Format: MOV Size: 4.3MB Download file | Watch movieOpen Data

Implementation and running time

The MCMC5C program is implemented in Java and is available at http://Dostielab.biochem.mcgill.ca webcite. The program takes the experimental interaction frequency data (with standard deviations) and the restriction enzyme genomic cut sites as input and produces an ensemble of structures as PDB files as output. Individual runs were performed on a 2.26 Ghz Intel Core 2 duo machine with 4 GB of RAM, while simultaneous parallel runs were performed on a cluster comprised of 20 Apple dual-processor 2.3-GHz compute-node G5s (2 GB of RAM each). Execution time increases with the number n of fragments in the structure. Each MCMC iteration runs in time O(n), as only the fragment pairs involving the fragment that was moved need updating. However execution time is mostly driven by the time to mixing, which not only depends on the size of the structure but also on how "unique" the solution is; a situation where the pool of likely structures is very small will lead to faster mixing than one where the set of possible solutions is much larger and involves many very different structures. Each of our 5C data sets consisted of 41 fragments, yielding between 335 and 398 interaction frequency measurements (the IFCalculator excluded some measurements because of their excessive variance between microarray probe replicates). Mixing was achieved in approximately 3.5 × 107 iterations for each data set, which took ~250 seconds. Ensembles of 1000 structures were then obtained by running the chain for approximately two hours. For the analysis of the Hi-C data from human chromosome 14, which consists of 89 fragments and 3916 IF pairs, mixing was achieved after 4 × 107 iterations (~800 seconds) and 250 structures were obtained in approximately 2.5 hours. However, our attempts to use MCMC5C on the full Hi-C dataset from Lieberman-Aiden et al. [18], consisting of data from all 23 human chromosomes, failed to achieve mixing after 24 hours of execution.

Conclusions

The role of high-level chromatin conformation in regulating gene expression is now well accepted, although only a few loci have been studied in detail [17,20,53-55]. Chromosome conformation capture-based technologies (3C [22], 5C [56], Hi-C [18], and their variants [23,24,26,27,57]) offer the ability to measure properties of the high-level chromatin organization by measuring the interaction frequency between genomic fragments. The resolution and accuracy of these techniques is rapidly improving, and, with the use of next generation sequencing, their throughput is increasing while their cost is decreasing. For these reasons, these technologies are increasingly popular.

Whereas the technological advances allow increasingly complex assays to be performed, few computational and statistical tools exist to analyze the data resulting from such experiments, although good approaches exist to help design the experiments [18,19] or handle and visualize their output [17-19,26,27]. We previously developed the 5C3D program, which aims at producing the best-fitting conformation for a given dataset. Similar optimization-based approaches have also been used to model the structure of the yeast genome [27,29], and the α-globin locus [17,28]. However, the absence of statistical or Bayesian approaches make it impossible to assess the reliability of the predicted conformation. Downstream analyses are thus limited to qualitative observations that may or may not be reliable. In this paper, we introduce a probabilistic framework to address this problem. By sampling from the posterior probability distribution over conformations, MCMC5C produces an ensemble of different structures that are possible given the data and can find subclasses of structures that fit the data equally well. Overlaying these conformations in a visualization tool such as PyMOL [58] readily allows the identification of reliable and less reliable aspects of the conformation. Using ensembles allows the discovery of subclasses of structures and the estimation of structural properties, together with their distribution, which allows the user to focus on statistically sound properties or differences between datasets. Although we acknowledge that more refined probabilistic models of 5C and Hi-C data will eventually be required to improve the accuracy of the structure predictions, those will be easily accommodated with MCMC5C.
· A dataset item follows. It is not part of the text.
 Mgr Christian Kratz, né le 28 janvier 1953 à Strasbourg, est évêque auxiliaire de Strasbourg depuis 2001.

None of the existing computational approaches to model 3D chromatin structures make use of advanced physical models of DNA and chromatin, although the approach of Duan et al. [27] uses a simple polymer physics model to transform interaction frequency, while Tanizawa et al.[29] include simple sets of constraints derived from polymer physics. The methodology described in this paper attempts to model chromatin without specifying any type of hard constraints on the predicted structure, although such constraints could easily be included if desired. Our probabilistic framework also allows for the easy integration of structure priors based on free energy. Although excellent models of polymers exist (e.g. Langowski and Heermann [59]), it is unclear to what extent these models are informative at the scale we are considering (average fragment size of 4 kb in the case of our 5C data and 1Mb in the case of the Hi-C data).
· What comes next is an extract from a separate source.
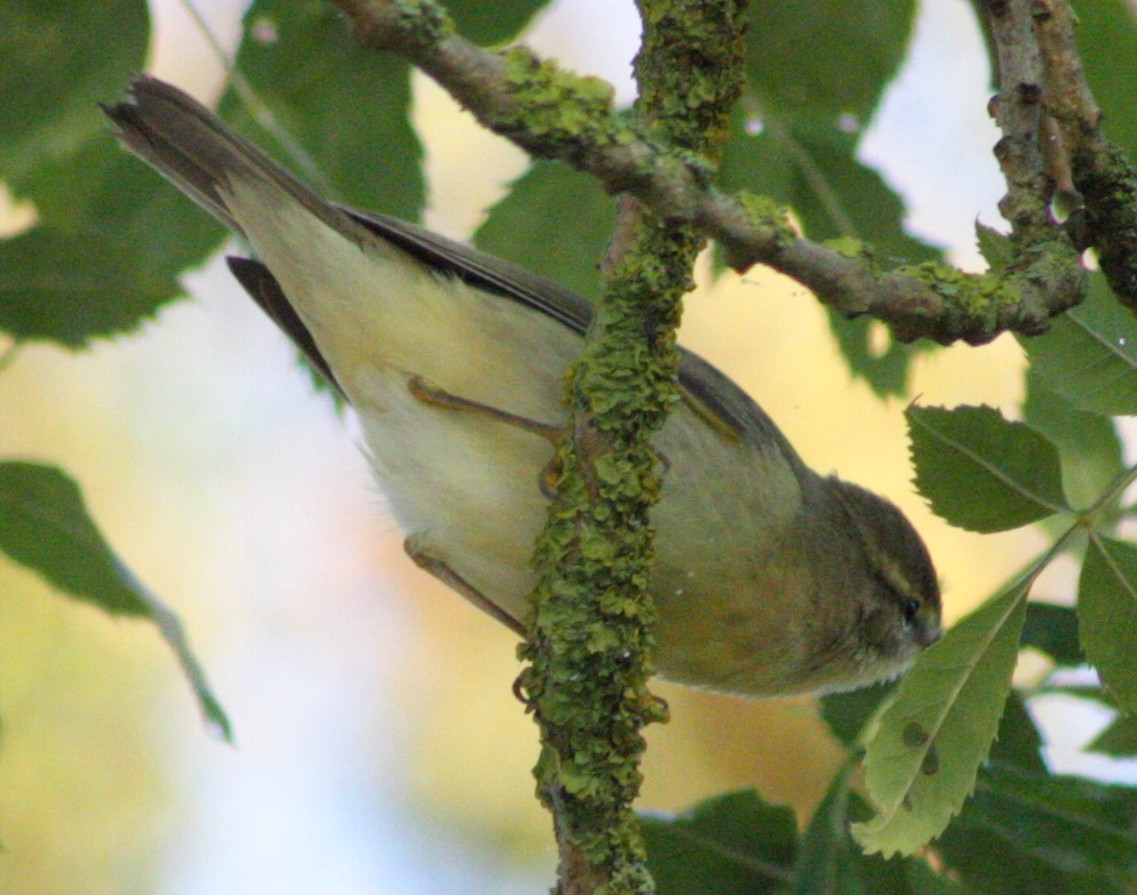 Phylloscopus trochilus pouillot fitis

A number of interesting directions should be investigated in the future. Time to mixing remains the main obstacle to running MCMC5C on very large datasets such as the whole-genome Hi-C dataset of Lieberman-Aiden et al. [18]. We are currently working on considering other types of structural perturbations for the MCMC sampling, such as modifying the torsion of a given fragment or the angle between two fragments, or a combination of several types of perturbation. These advances should allow for more rapid sampling from the structure space, thereby aiding in the discovery of alternative conformations belonging to small subclusters of structures.

To conclude, we believe that probabilistic tools like MCMC5C are essential for the reliable analysis of data from the 3C-derived techniques such as 5C and Hi-C. By integrating complex, high-dimensional and noisy datasets into an easy to interpret ensemble of three-dimensional conformations, MCMC5C allows researchers to reliably interpret the result of their assay and contrast conformations under different conditions.

URIs

MCMC5C is available at http://Dostielab.biochem.mcgill.ca webcite. Detailed protocols, 3C and 5C support information (design and analysis) can also be found at this location.

Authors' contributions

MB and MR designed the computational analysis methods that MR implemented. JF and MAF generated the 5C datasets with JD's supervision. All authors discussed the results. MR drafted the manuscript and all authors read, edited, and approved the final manuscript. MR, JD, and MB wrote the manuscript.

Acknowledgements

We would like to thank Jérôme Waldispühl for his useful input, as well Mathieu Lavalée-Adam and Pablo Cingolani for stimulating discussions and feedback.

Funding: This work is funded in part by a Discovery Grant from the National Sciences and Engineering Research Council of Canada (NSERC) to MB, and grants from the Canadian Institutes of Health Research (CIHR DC0190GP), and the Canadian Cancer Society Research Institute (CCSRI 019252) to JD. MR is supported by NSERC. JF is supported by funds from the Fonds de la Recherche en Santé du Québec (FRSQ) and CIHR. MAF is supported by a CCSRI fellowship. JD is a CIHR New Investigator and FRSQ Research Scholar.

References

  1. Fraser P, Bickmore W: Nuclear organization of the genome and the potential for gene regulation.

    Nature 2007, 447(7143):413-7. PubMed Abstract | Publisher Full Text OpenURL

  2. Babu MM, Janga SC, de Santiago I, Pombo A: Eukaryotic gene regulation in three dimensions and its impact on genome evolution.

    Curr Opin Genet Dev 2008, 18(6):571-82. PubMed Abstract | Publisher Full Text OpenURL

  3. Berger SL: The complex language of chromatin regulation during transcription.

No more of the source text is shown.